Different characters take turns narrating the book in short chapters. We hear their thoughts but we also see what they see—Faulkner deploys his narrators almost as a director might deploy his cameras. Sometimes as one narrator leaves off another takes up the action, possibly even recapitulating the last line of dialog. It’s all rather splicey. Perhaps Faulkner was deliberately mimicking the stylized visual transitions of the movies.

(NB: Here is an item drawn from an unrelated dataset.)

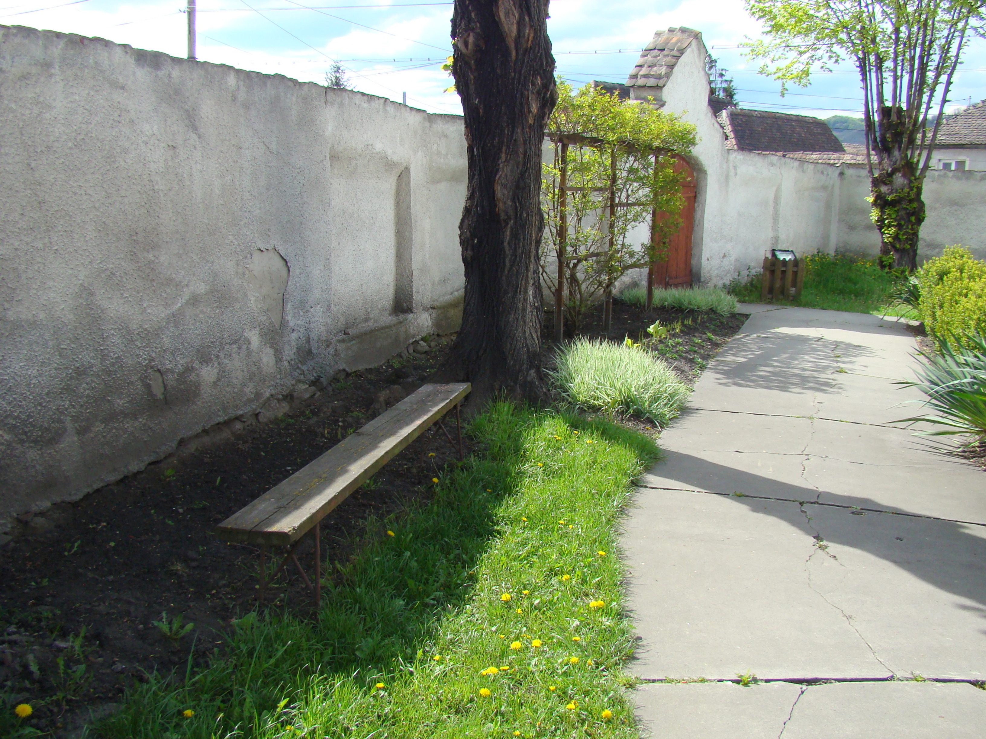 Zid-incintă,biserica evanghelică, oraș Copșa Mică, str. Mediașului 100 02

It would be interesting to know how Hollywood would sell this story. There’s the heroic angle: “He made a promise, and now he will move heaven and earth to fulfill it.” But there are other angles. Anse Burden is a craven, self-pitying and stubborn character who is idle and incompetent on the one hand and too proud on the other to spare his children all kinds of pain and humiliation by just burying the old lady at the local churchyard. So maybe the tag line could be “His wife was already dead. Who else would he kill to get his way?” It all gets quite lurid and fantastical in places. The youngest child drills holes in the top of his mother’s coffin because he is not quite sure she is really dead and accidentially drills down a little too far. An ever-growing flock of vultures follows the Bundren procession as it struggles along, lured by the aroma. You could pitch it as a midnight movie and maybe ask Quentin Tarantino to direct: “Grotesque horror, outlandish humor, riveting action.”

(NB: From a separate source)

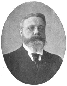 Professoren der medizinischen Fakultät der Universität Berlin: Friedrich Jolly

As I Lay Dying is all these things and many more—each character has a secret, a mission, or an obsession. I had to read the book twice to become completely familiar with all these crosscurrents. The first time through I often didn’t know what was going on. The reader is definitely expected to do some work. It mostly all comes into focus eventually, though I could read the following paragraph 100 times and never figure it out:

When I looked back at my mule it was like he was one of these here spy-glasses and I could look at him standing there and see all the broad land and my house sweated outen it like it was the more the sweat, the broader the land; the more the sweat, the tighter the house because it would take a tight house for Cora, to hold Cora like a jar of milk in the spring; you’ve got to have a tight jar or you’ll need a powerful spring, so if you have a big spring, why then you have the incentive to have tight, wellmade jars, because it is your milk, sour or not, because you would rather have milk that will sour than to have milk that won’t, because you are a man.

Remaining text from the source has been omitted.